--- EXERCISE DATA ---
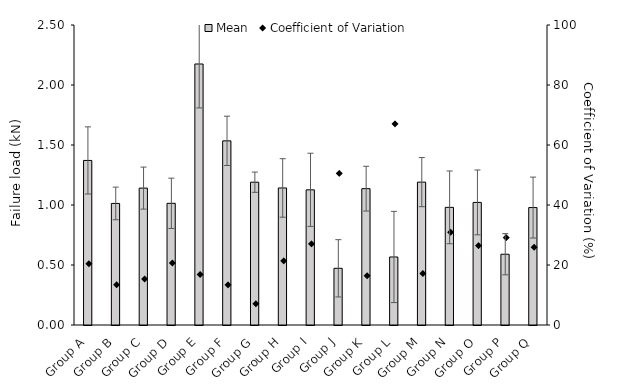
| Category | Mean |
|---|---|
| Group A | 1.371 |
| Group B | 1.013 |
| Group C | 1.141 |
| Group D | 1.014 |
| Group E | 2.175 |
| Group F | 1.535 |
| Group G | 1.19 |
| Group H | 1.142 |
| Group I | 1.126 |
| Group J | 0.472 |
| Group K | 1.136 |
| Group L | 0.567 |
| Group M | 1.191 |
| Group N | 0.98 |
| Group O | 1.022 |
| Group P | 0.59 |
| Group Q | 0.979 |
---
_WORK INSTRUCTIONS_
Output every record exactly, minus the pictures.

_ANSWER TO THE EXERCISE_
| Category | Mean |
|---|---|
| Group A | 1.371 |
| Group B | 1.013 |
| Group C | 1.141 |
| Group D | 1.014 |
| Group E | 2.175 |
| Group F | 1.535 |
| Group G | 1.19 |
| Group H | 1.142 |
| Group I | 1.126 |
| Group J | 0.472 |
| Group K | 1.136 |
| Group L | 0.567 |
| Group M | 1.191 |
| Group N | 0.98 |
| Group O | 1.022 |
| Group P | 0.59 |
| Group Q | 0.979 |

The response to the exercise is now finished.